> Exercise materials
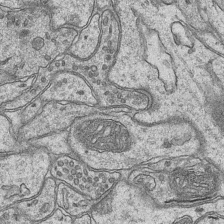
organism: Mouse
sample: CA1 Hippocampus
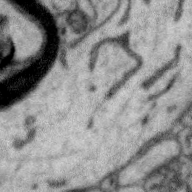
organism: Zebra finch
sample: Brain
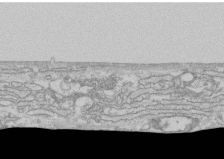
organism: Human
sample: CRL-1474
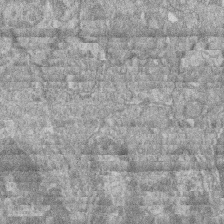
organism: Zebrafish
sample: Cilia; retinal pigment epithelium
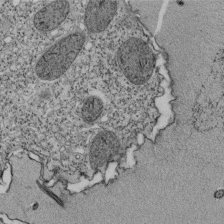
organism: Tetrahymena
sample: Cilia in tetrahymena
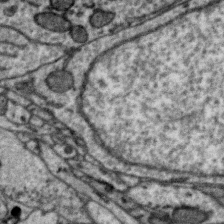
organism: Zebra finch
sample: Brain
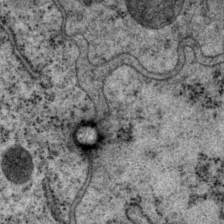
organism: P. pacificus
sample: Pharynx
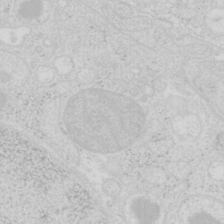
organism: Mouse
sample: Pancreas
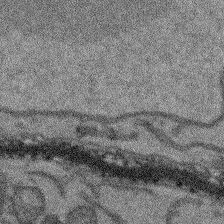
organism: Arabidopsis thaliana
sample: Root tip
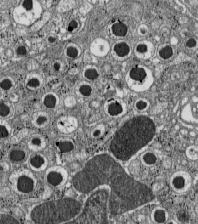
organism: C57BL Mouse
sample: Pancreatic islet
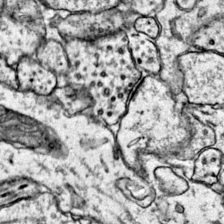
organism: Mouse
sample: Primary visual cortex
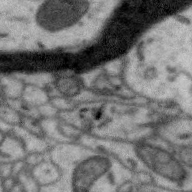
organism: Zebra finch
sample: Brain
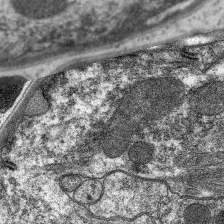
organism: C. elegans
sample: Pharynx
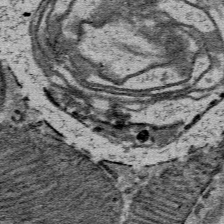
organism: Mouse
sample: Mouse Salivary gland
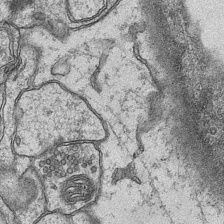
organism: Mouse
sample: CA1 Hippocampus
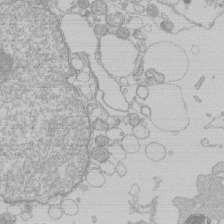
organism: Human
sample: Macrophage cells
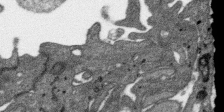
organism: Human
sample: Lung epithelial cells, uninfected (mock) control
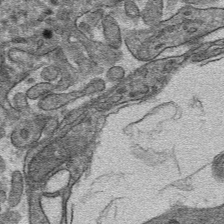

> Exercise objective
Once the pictures are dropped, repeat the data above exactly.

> Exercise answer
organism: Mouse
sample: CA1 Hippocampus
organism: Zebra finch
sample: Brain
organism: Human
sample: CRL-1474
organism: Zebrafish
sample: Cilia; retinal pigment epithelium
organism: Tetrahymena
sample: Cilia in tetrahymena
organism: Zebra finch
sample: Brain
organism: P. pacificus
sample: Pharynx
organism: Mouse
sample: Pancreas
organism: Arabidopsis thaliana
sample: Root tip
organism: C57BL Mouse
sample: Pancreatic islet
organism: Mouse
sample: Primary visual cortex
organism: Zebra finch
sample: Brain
organism: C. elegans
sample: Pharynx
organism: Mouse
sample: Mouse Salivary gland
organism: Mouse
sample: CA1 Hippocampus
organism: Human
sample: Macrophage cells
organism: Human
sample: Lung epithelial cells, uninfected (mock) control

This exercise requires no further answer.